Oleh: Pater Vande Raring, SVD dan Komunitas JPIC SVD Ende
Pemerintah Daerah Kabupaten Sikka tampak kehilangan arah nalar publik ketika memilih jalan menutup Pasar Wuring—kebijakan yang tidak hanya tidak solutif, tetapi juga menyakitkan hati rakyat kecil.
Pasar Wuring bukan sekadar tempat jual-beli, tetapi urat nadi ekonomi rakyat pesisir Maumere. Di sanalah para ibu mengais rezeki, para bapak membawa hasil bumi, dan anak-anak sekolah bisa tetap belajar karena orang tua mereka berjualan setiap hari.

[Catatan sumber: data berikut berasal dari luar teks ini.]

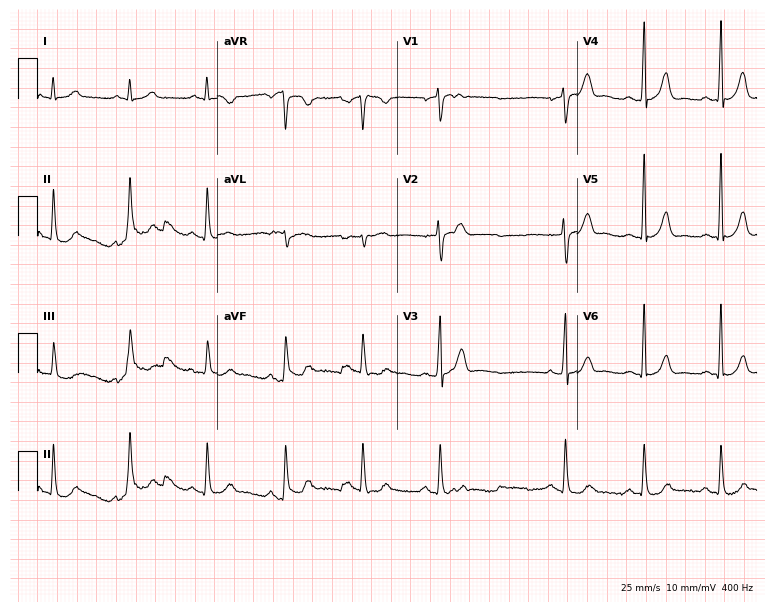
Electrocardiogram (7.3-second recording at 400 Hz), a man, 78 years old. Of the six screened findings (first-degree AV block, right bundle branch block, left bundle branch block, sinus bradycardia, atrial fibrillation, sinus tachycardia), none is recorded. Other findings, if any, are not listed.

Menutup pasar berarti memutus sumber kehidupan banyak keluarga. Maka, kami menilai kebijakan ini tidak rasional, tidak populis, dan tidak berperikemanusiaan.
Kebijakan yang Arogan dan Gegabah
Kebijakan penutupan Pasar Wuring menunjukkan gejala arogansi kekuasaan yang mengabaikan prinsip keadilan sosial. Tidak ada dialog, tidak ada sosialisasi, dan tidak ada empati terhadap mereka yang akan terdampak langsung.
Pemerintah seharusnya membangun iklim usaha yang kondusif, memperkuat ekonomi rakyat menengah ke bawah, bukan justru menghancurkannya melalui keputusan emosional.
Dalam perjumpaan kami bersama para pedagang pada Sabtu, 1 November 2025 malam, banyak warga menangis dan bertanya polos:
“Apa salah kami sampai pasar mau ditutup tanpa penjelasan? Kami hanya tahu jualan untuk hidup. Kalau pasar ditutup, kami harus ke mana?”
Pertanyaan sederhana itu menampar nurani kita semua. Apakah kebijakan publik di Sikka kini sudah kehilangan rasa keadilan dan kemanusiaan?
Pemda Sibuk Tutup Pasar, Masalah Serius Diabaikan
Para pedagang juga mengungkapkan keheranan: mengapa Pemda begitu bersemangat menutup pasar, padahal masih banyak masalah serius yang belum terselesaikan.
Korupsi, pungli di Pasar Alok, infrastruktur jalan yang rusak, dan RSUD TC Hillers yang tidak memiliki dokter anestesi — itulah persoalan riil yang seharusnya jadi fokus pemerintah.
“Bukannya membenahi, malah mau tutup pasar yang sudah tertib dan nyaman,” keluh salah satu pedagang.
“Tugas Pemda seharusnya membuka lapangan kerja baru, bukan menutup yang sudah ada,” tambah seorang bapak dengan nada getir.
Pasar Wuring: Dapur Kehidupan Rakyat
Pasar Wuring bukan pasar liar; ia adalah simbol kehidupan yang tumbuh dari keringat rakyat.
Empat pedagang asal Mapitara bercerita, hasil tani seperti lombok, tomat, dan jeruk yang tidak laku di kampung bisa bernilai di Pasar Wuring.
“Kami bahagia karena dari peluh kami, orang lain bisa merasakan manfaatnya,” ujar mereka.
“Kalau pasar ditutup, hasil kami tak berguna lagi.”
Pasar Wuring adalah salah satu pasar tertua di Kabupaten Sikka, bahkan sebelum Pasar Alok berdiri. Sejak dahulu, tempat ini menjadi ruang hidup, tempat bertemunya budaya, ekonomi, dan solidaritas warga Maumere.
Kemanusiaan Tidak Boleh Dikalahkan oleh Kekuasaan
Dari semua curahan hati warga, satu pesan mengalun kuat: tutup pasar bukan solusi, melainkan tragedi sosial.
Kebijakan yang tidak mendengar suara rakyat adalah kebijakan yang gagal sejak awal. Pemerintah daerah harus menunda dan meninjau ulang rencana penutupan Pasar Wuring, sekaligus membuka ruang dialog yang jujur dan manusiawi dengan masyarakat terdampak.
Kemanusiaan adalah dasar dari semua kebijakan publik.
Kami menyerukan agar Pemerintah Kabupaten Sikka tidak menjadikan rakyat kecil sebagai korban dari kebijakan elitis.
TUTUP PASAR WURING BUKAN SOLUTIF YANG POPULIS.
Dengarlah suara rakyat kecil — sebab di sana ada wajah Tuhan yang terpinggirkan.